Indeed, as the action unfolded, so did the set. By the end, Watts – in his main-stage debut – created for us one of the most delectably fresh and charming sets we saw in Sydney last year. The highlight being a small pond, around which (and even in) many scenes were played – climaxing with melancholy Jacques (played by Bille Brown – that was good casting) peering, Narcissus like, into its surface to close the show. On behalf of all of us, after everything we have been through, what does he see? More ignorance and/or self-deceit – or a greater truth? Do we?
I have left this review too long to go into a lot of detail. But here are a few random extra thoughts.
Casting Aboriginal actor Trevor Jamieson as the wise-man twice over – as both Adam and the Old Duke – required a special effort from the director to help this gifted Aboriginal actor find his way into a kind of theatre-making quite foreign to him. Yes he brought his ‘gravitas’ to his roles, but as if on his back in a sack – largely unopened. A missed opportunity I think. In fact its where Flack showed signs of inexperience – not quite getting the best out of all his actors equally – well cast as it was. I am saying this in advance of my review of Damien Ryan’s outdoor production of The Taming of Shrew – where for a small indie show – playing outdoors – all the performances were strong and you could see a more experienced director’s hand at work. (Yes it’s in my list of catch-up shows to review.)

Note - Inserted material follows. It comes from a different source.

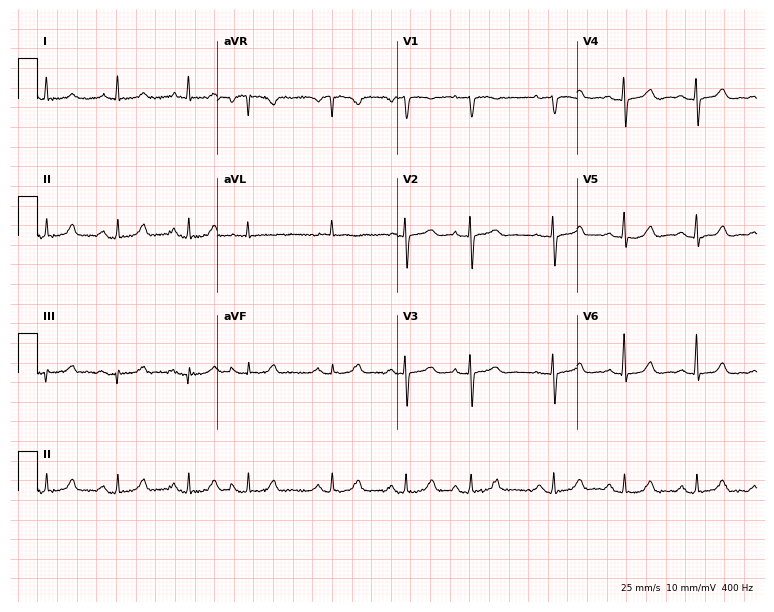
Resting 12-lead electrocardiogram (7.3-second recording at 400 Hz). Patient: an 83-year-old female. Read as a normal ECG.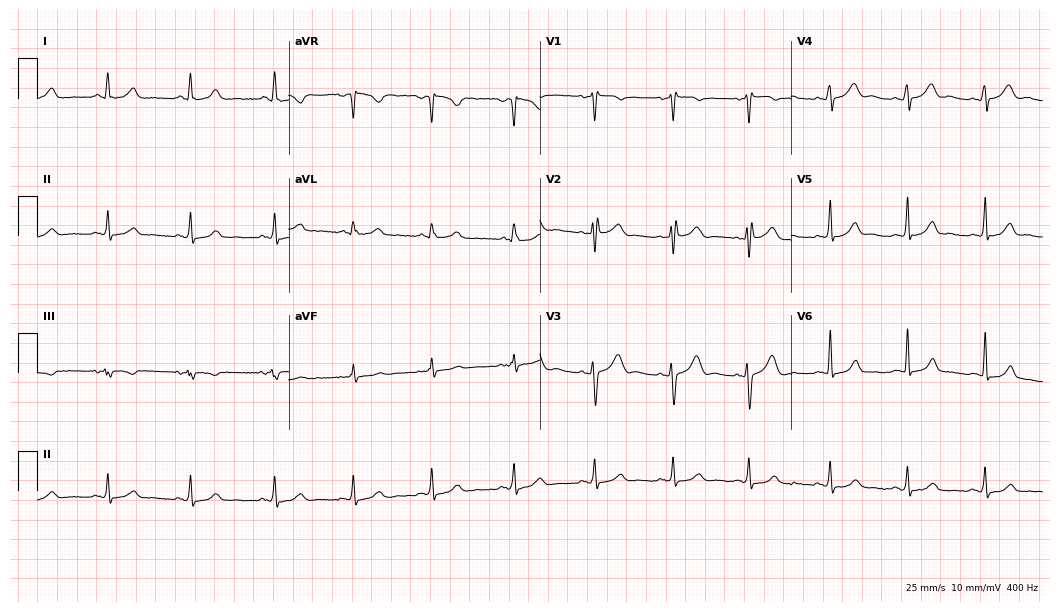
Resting 12-lead electrocardiogram. Patient: a female, 27 years old. None of these six findings is recorded: first-degree AV block, right bundle branch block, left bundle branch block, sinus bradycardia, atrial fibrillation, sinus tachycardia.

When it came to the performances, achievement in Flack’s As You Like It was noticably uneven. Even the very capable Alison Bell, a good choice for Rosalind – though sensitive and engaging, at times lacked conviction. Not in the head or heart – but in the voice. Some intervention might have also helped here – to get her to speak up a little more boldly. Not loudly – bit to be, what do they call it – ‘on voice’? Ashley Zukerman as her love interest, Orlando, on the other hand, delivered a beautifully measured performance: necessarily sexy, but also sensitive, intelligent, unassuming, very much in the moment – physically and vocally.
There was, as mentioned above, a huge lot of fun in this production, which was its chief appeal. With the likes of Yael Stone as Celia, Rosalind’s sidekick – utterly gorgeous – as you would expect. And with lots of silly buggers business coming from Charlie Garber (Touchstone) and Gareth Davies (several roles including Phoebe), there was no want of amusing detail. Mel Dyer’s motley costumes certainly helped, the highlight being her flock of sheep – which kept turning up when least expected. The was indeed pastoral with a capital bleeet! Some nice honest and skilled work from Hamish Michael as Oliver too. As for Bille Browne as Jacques, well the production was lucky to have him. He is one of our finest actors – and that was more than obvious. Good lights and sound from Damien Cooper and Stefan Gregory as per usual respectfully and respectively. Oh Casey Donovan was a nice surprise cast as Audrey and Hymen – which means we got a great song from her! Yes Donovan is a fantastic singer, but I got a hunch there’s more of an actor here than we have yet quite seen. Can we see her in something else soon? If there was an overall weakness, it’s a challenge in the play itself that Flack did not find a way to overcome. And that was, while we cheered all the inventive detail, the production overall lacked thrust. As I mentioned at the top, what drives As You Like It is elusive: and the director probably needs to decide for themself: ‘My version of AYLI it is going to push this to that core theme – and all the way from beginning to end.” Presumably Flack did that, but if so, we didn’t quite get it. For all its smarts, this version of the AYLI it story was a little bit soft.